Misalkan: pria A kumpul kebo dengan wanita B. A berhalangan
nikah dengan ibu dan atau anak dari B. Sementara B berhalangan
nikah dengan ayah dan atau anak dari A.
-
29. Apa yang dimaksud dengan halangan hubungan darah?
Halangan Berdasarkan Hubungan Persaudaraan: Hubungan
Darah atau Konsanguinitas (kan. 1091)
Gereja menetapkan halangan hubungan darah untuk melindungi
atau memperjuangkan nilai moral yang sangat mendasar. Pertama-
tama ialah untuk menghindarkan perkawinan incest. Hubungan ini
dilarang. Hubungan ini juga berakibat buruk terhadap kesehatan
fisik, psikologis, mental dan intelektual bagi anak-anak yang
dilahirkan.
Kan. 1091 1 menegaskan: Tidak sahlah perkawinan antara
orang-orang yang berhubungan darah dalam garis keturunan
ke atas dan ke bawah, baik legitim maupun alami.

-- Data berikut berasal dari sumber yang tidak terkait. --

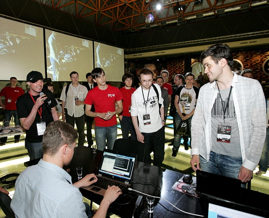 Участники соревнований на Positive Hack Days в 2011 году
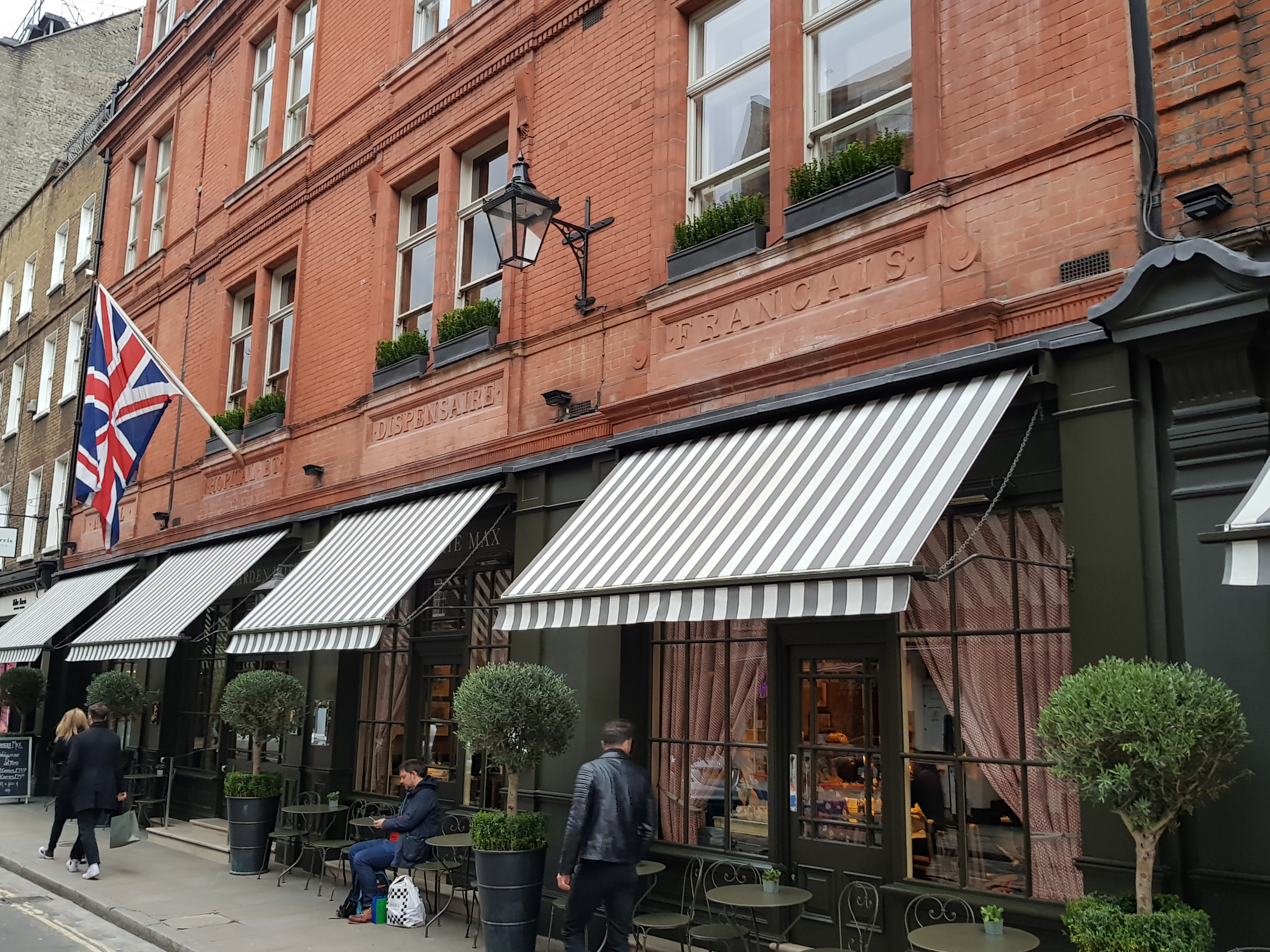 Hôtel "The Covent Garden", 10 Monmouth Street, Londres. Le bâtiment porte l'inscription "NOUVEL HOPITAL ET DISPENSAIRE FRANCAIS".

Kan. 1091 2 menegaskan bahwa dalam garis keturunan
menyamping perkawinan tidak sah sampai dengan tingkat
keempat inklusif.
Jadi yang dikenai halangan adalah mereka yang berhubungan darah
- dalam garis lurus ke atas maupun ke bawah dalam segala tingkatan
baik yang sah maupun tidak sah - dalam garis menyamping sampai
tingkat keempat inklusif.
Hubungan darah garis lurus dan menyamping tingkat pertama
merupakan halangan kodrati sehingga tidak dapat didispensasi,
sementara untuk tingkat ketiga dan keempat merupakan halangan
gerejawi sehingga masih bisa didispensasi.
-
B. PERKAWINAN MENURUT AJARAN GEREJA KATOLIK
30. Apa yang dimaksud dengan halangan hubungan ipar/
semenda?
Halangan Berdasarkan Hubungan Persaudaraan: Hubungan
Ipar/Semenda atau Afinitas (kan. 1092)
Hubungan semenda tercipta ketika dua keluarga saling
mendekatkan batas-batas hubungan kekeluargaan lewat perkawinan
yang terjadi antar anggota dari dua keluarga itu.
Jadi, hubungan semenda muncul sebagai akibat dari suatu faktor
ekstern (= ikatan perkawinan), bukan faktor intern (= ikatan darah).
Kan. 1092 menetapkan: Hubungan semenda dalam garis lurus
menggagalkan perkawinan dalam tingkat manapun. Secara
konkret, terhalang untuk saling menikah:
a) antara menantu dan mertua [garis lurus ke atas tingkat 1],
b) antara ibu dan anak tiri laki-laki, demikian juga sebaliknya
antara bapak dan anak tiri perempuan.
Jadi yang dikenai halangan adalah hubungan ke-semenda-an dalam
garis lurus dalam tingkat manapun. Hubungan ke-semenda-an
dihitung berdasarkan garis dan tingkat dari orang yang berhubungan
darah dengan suami atau istri. Hubungan ke-semenda-an dalam
garis menyamping/ipar tidak menjadi halangan.
-
31. Apa yang dimaksud dengan halangan adopsi?
Halangan Hubungan Persaudaraan: Adopsi (kan. 1094)
Anak yang diadopsi lewat adopsi legal memiliki status yuridis yang
analog dengan status yuridis anak kandung.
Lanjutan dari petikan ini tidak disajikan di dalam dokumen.